Last week, the British government insisted that the next, long postponed, round of Brexit border checks on plant and animal products will begin on April 30, after a report in the Financial Times claimed UK port authorities had been told that health and safety checks on EU imports would not be going ahead as planned due to fears of “significant disruption” and of a return to long queues of lorries at ports.

Physical checks on what are regarded as medium to high-risk foods entering Britain from the EU, including cheese, fish and meat, are due to be introduced at the end of the month.

EU food imports will incur fees as high as £145 (€169) and vets will begin carrying out spot checks on produce, a move hauliers and the food sector fears will slow supply chains and increase cost and waste if food spoils.

Last month, the Cold Chain Federation, a UK trade body representing companies in the supply chain, warned that many small artisan suppliers on the continent would stop exporting to the UK altogether as a result of the extra bureaucracy.

The government’s own modelling suggests the new checks will cause food prices to rise by just 0.2pc over three years.

Asked about the new checks, the UK exports minister said the Department for Business and Trade is “trying to avoid putting hurdles in front of business”. Industry groups and companies have warned the new checks may cause shortages in some areas and increase the cost of food to consumers.

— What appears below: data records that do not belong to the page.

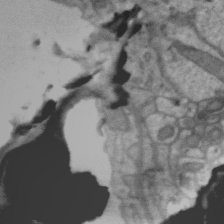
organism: Zebra finch
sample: Brain
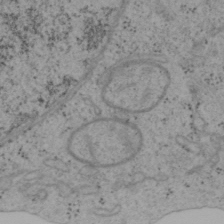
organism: Human
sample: HeLa cells
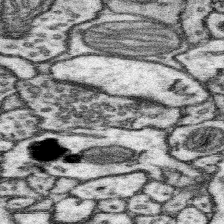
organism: Mouse
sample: Somatosensory cortex neuropil
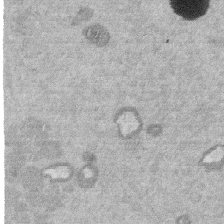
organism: Mouse
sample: Dividing mouse embryo 1 cell stage

Businesses in the UK will have to pay up to £145 per consignment for EU imports from Tuesday.

Ireland’s Agriculture Minister Charlie McConalogue met with Steve Barclay, the UK minister for environment and food, last week and they discussed the new UK import control regime for agri-food goods.

A spokeswoman for Mr McConalogue said both ministers underlined the importance of continued engagement between their departments to minimise any disruption to trade.

A spokesman for the Department of Foreign Affairs said the next phase of border checks really only affects Irish operators using Britain as a landbridge to move goods to and from the EU and further afield.

The head of the Irish Exporters Association has called on the British government to clarify exactly what new Brexit border checks are being introduced at the end of the month.

“There is total confusion about this,” said Simon McKeever, the association’s CEO.

“From my communication with traders in the UK, they haven’t heard anything about this (delay). They are looking for clarity, having read the Financial Times article.”